2.3 Algorithm of RSSR

The Eq. (7) does not have a close form solution. Here, we present an iterative solution. First, we assume \( {\mathbf{s}} \) and \( {\mathbf{W}} \) are known and take a derivative with respective to \( {\mathbf{x}} \):

$$ {\mathbf{A}}^{T} {\mathbf{WAx}} - {\mathbf{A}}^{T} {\mathbf{Wy}} + k{\mathbf{A}}^{T} {\mathbf{s}} + \lambda {\mathbf{x}} = 0 $$

(8)

The coding vector is obtained by:

$$ {\mathbf{x}} = ({\mathbf{A}}^{T} {\mathbf{WA}} + \lambda {\mathbf{I}})^{ - 1} ({\mathbf{A}}^{T} {\mathbf{Wy}} - k{\mathbf{A}}^{T} {\mathbf{s}}) $$

(9)

where \( {\mathbf{I}} \) is an identity matrix. Then, we compute \( {\mathbf{s}} \) and \( {\mathbf{W}} \) respectively. And the formula of updating \( {\mathbf{x}} \) in the \( t \)-th iteration is

$$ {\mathbf{x}}^{t} = {\mathbf{x}}^{t - 1} + u^{t} \text{h} ({\mathbf{W}}^{t} ,{\mathbf{s}}^{t} ) $$

(10)

where \( h({\mathbf{W}}^{t} ,{\mathbf{s}}^{t} ) = ({\mathbf{A}}^{T} {\mathbf{W}}^{t} {\mathbf{A}} + \lambda {\mathbf{I}})^{ - 1} ({\mathbf{A}}^{T} {\mathbf{W}}^{t} {\mathbf{y}} - k{\mathbf{A}}^{T} {\mathbf{s}}^{t} ) - {\mathbf{x}}^{t - 1} \), and \( 0 < u^{t} \le 1 \) which is a step size that makes the loss value of the \( t \)-th iteration lower than that of the last. In this paper, \( u^{t} \) is determined via the golden section search if \( t > 1 \) (\( u^{1} = 1 \)). Following the representation scheme of SSR, we will use the above algorithm twice.

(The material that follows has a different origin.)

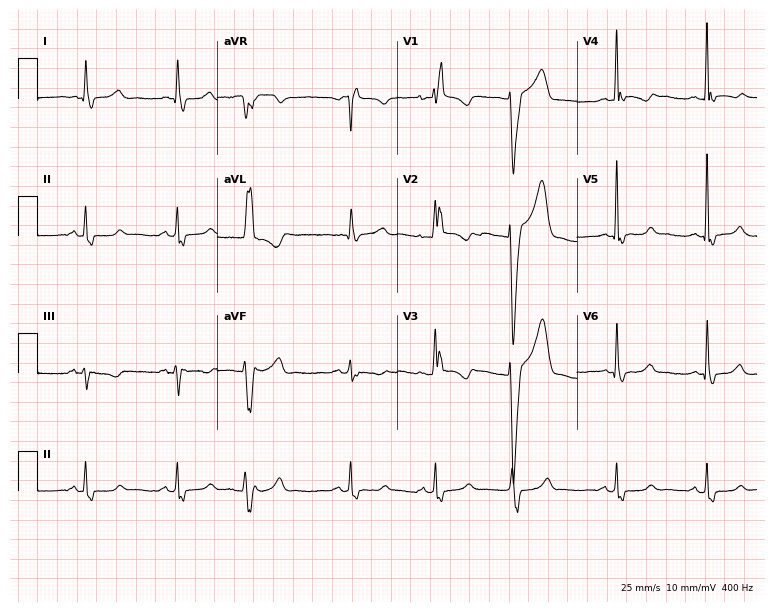
Standard 12-lead ECG recorded from a 60-year-old female (7.3-second recording at 400 Hz). The tracing shows right bundle branch block (RBBB).
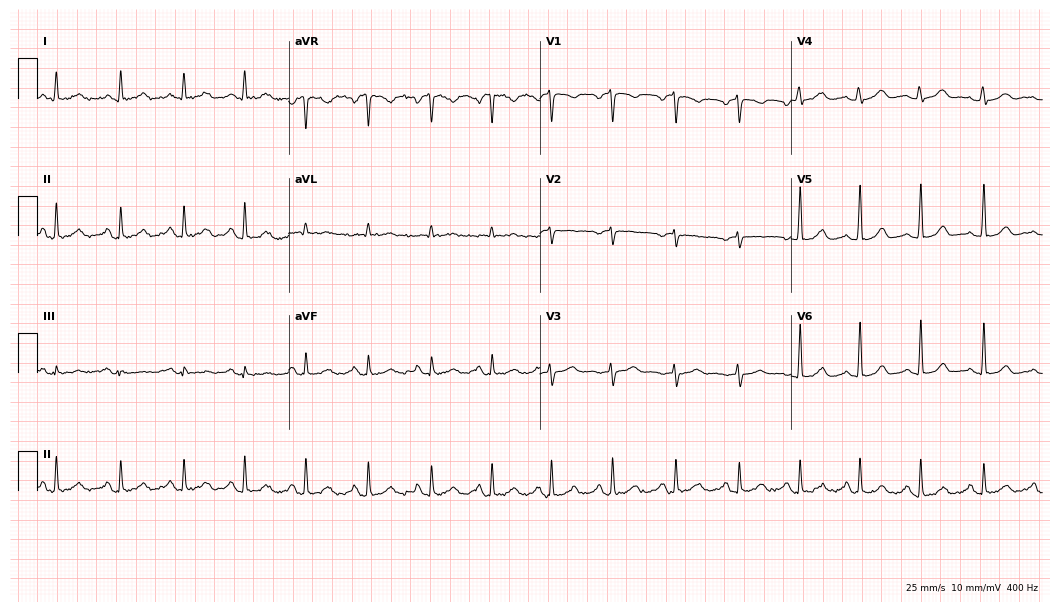
ECG — a 57-year-old woman. Labelled as a normal ECG.

After converge of computing the coding vector of a testing sample, we use a typical rule of collaborative representation to make the final decision:

$$ indentity({\mathbf{y}}) = { \arg }\mathop { \hbox{min} }\limits_{c} \,d_{c} $$

(11)

where \( d_{c} = {{G({\mathbf{y}} - {\tilde{\mathbf{A}}}_{c} {\hat{\mathbf{x}}}_{c} ,{\hat{\mathbf{s}}},{\hat{\mathbf{W}}})} \mathord{\left/ {\vphantom {{G({\mathbf{y}} - {\tilde{\mathbf{A}}}_{c} {\hat{\mathbf{x}}}_{c} ,{\hat{\mathbf{s}}},{\hat{\mathbf{W}}})} {\left\| {{\hat{\mathbf{x}}}_{c} } \right\|}}} \right. \kern-0pt} {\left\| {{\hat{\mathbf{x}}}_{c} } \right\|}}_{2} \) (\( {\tilde{\mathbf{A}}}_{c} \) is a sub-dictionary that contains samples of class \( c \), and \( {\mathbf{x}}_{c} \) is the associated coding vector of class \( c \)).

3 Experiment Results

In this section, we compare RSSR with nine state-of-the-art methods, including ESRC [1, 3], CESR [4], RRC1, RRC2 [5], CRC [6], LRC [7], TPTSR (for TPTSR the candidate set is set to 10 percent of training set), NMR [8], and ProCRC [9]. In the following experiments, for the three parameters in RSSR, the value of \( k \), \( M \), and \( \lambda \) are set to 0.001, 10%, and 0.001 respectively.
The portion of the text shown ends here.